LY3009120, a panRAF inhibitor, has significant anti-tumor activity in BRAF and KRAS mutant preclinical models of colorectal cancer

Activating mutations in the KRAS and BRAF genes, leading to hyperactivation of the RAS/RAF/MAPK oncogenic signaling cascade, are common in patients with colorectal cancer (CRC). While selective BRAF inhibitors are efficacious in BRAF(mut) melanoma, they have limited efficacy in BRAF(mut) CRC patients. In a RAS(mut) background, selective BRAF inhibitors are contraindicated due to paradoxical activation of the MAPK pathway through potentiation of CRAF kinase activity. A way to overcome such paradoxical activation is through concurrent inhibition of the kinase activity of both RAF isoforms. Here, we further examined the effects of LY3009120, a panRAF and RAF dimer inhibitor, in human models of CRC with various mutational backgrounds.

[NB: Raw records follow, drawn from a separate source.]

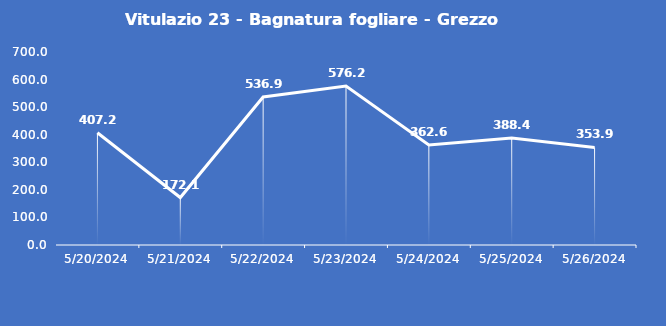
| Category | Vitulazio 23 - Bagnatura fogliare - Grezzo (min) |
|---|---|
| 5/20/24 | 407.2 |
| 5/21/24 | 172.1 |
| 5/22/24 | 536.9 |
| 5/23/24 | 576.2 |
| 5/24/24 | 362.6 |
| 5/25/24 | 388.4 |
| 5/26/24 | 353.9 |

We demonstrate that LY3009120 induced anti-proliferative effects in BRAF(mut) and KRAS(mut) CRC cell lines through G1-cell cycle arrest. The anti-proliferative effects of LY3009120 in KRAS(mut) CRC cell lines phenocopied molecular inhibition of RAF isoforms by simultaneous siRNA-mediated knockdown of ARAF, BRAF and CRAF. Additionally, LY3009120 displayed significant activity in in vivo BRAF(mut) and KRAS(mut) CRC xenograft models. Examination of potential resistance to LY3009120 demonstrated RAF-independent ERK and AKT activation in the KRAS(mut) CRC cell line HCT 116. These findings describe the preclinical activity of a panRAF inhibitor in a BRAF(mut) and KRAS(mut) CRC setting.